Generate a Synthetic FUNSD Dataset for LayoutLMv3 Fine-Tuning

June 22, 2026·12 min read·Brian Geisel·Tested against symagedocs SDK v1.0.4, June 2026

sdkdocument-aifunsdlayoutlmtraining-datatutorial

SymageDocs is a synthetic document data service: pick a form from the catalog, set a quantity, and it generates rendered documents (typed or handwritten, clean or degraded) filled from coherent synthetic identities, with pixel-perfect ground truth labels in FUNSD format included with every job. No real PII, no manual annotation, no OCR pass injecting noise into your labels. You can do all of it in the web app; this walkthrough does it from Python with the SymageDocs SDK, so the dataset lives inside your training pipeline and regenerates on demand.

What you'll build: about a hundred lines of Python that install the SDK, generate nine labeled synthetic W-2s with the scanned degradation profile, sanity-check the FUNSD annotations, and convert them into LayoutLMv3 training features using the standard HuggingFace processor with apply_ocr=False. The whole pipeline runs on a free-tier account (500 credits per month, no credit card). Scaling to 500 or 50,000 documents afterward is a one-parameter change.

Most synthetic-data articles (ours included) argue about why. This one is purely how: starting from an empty virtualenv, end with a directory of rendered form images and FUNSD annotations that a LayoutLMv3 fine-tuning loop will accept, plus the handful of SDK and dataset details (seeds, idempotency keys, transform sidecars, what's included without asking) that save you a support ticket later.

Why does any of this need to be synthetic? Because real W-2s are radioactive PII you cannot legally stockpile, hand-annotating form images runs dollars per page at training scale, and OCR-derived labels bake recognition errors directly into your ground truth. Synthetic generation sidesteps all three: the generator knows every word and box it placed, so the labels are exact by construction.
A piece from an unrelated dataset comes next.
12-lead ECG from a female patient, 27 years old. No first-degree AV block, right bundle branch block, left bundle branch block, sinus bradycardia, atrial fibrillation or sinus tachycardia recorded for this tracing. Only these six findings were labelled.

Every entity on the page, labeled and boxed: 45 answers, 31 questions, 2 headers, 5 other. The boxes are reprojected through the scan warp, so they stay exact even on degraded renders.
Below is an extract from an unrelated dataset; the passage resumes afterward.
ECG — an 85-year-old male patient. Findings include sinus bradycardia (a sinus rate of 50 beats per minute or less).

Step 0: Set up Python Environment and Authenticate

python -m venv .venv
source .venv/bin/activate

pip install symagedocs
pip install pillow transformers torch

You will need a SymageDocs account. Navigate to symagedocs.ai and create an account or log in if you already have one. Click on the Account dropdown in the upper-right corner of the screen and select API. Create a new key, and when the new key is displayed, copy it and paste it to a safe place. At your command line, enter the following line, inserting your new API key inside the quotes:

export SYMAGEDOCS_API_KEY="paste key here"

Now create a Python source file and add:

from symagedocs import Client

client = Client()  # reads SYMAGEDOCS_API_KEY from the environment

balance = client.account.balance()
print(f"credits used: {balance.credits_used} / {balance.credits_allocated}")

Running this code results in the output below. It shows that no credits have been used or allocated yet.

credits used: 0 / 0

There's an AsyncClient with the same surface if your pipeline is async; everything in this article translates one-to-one.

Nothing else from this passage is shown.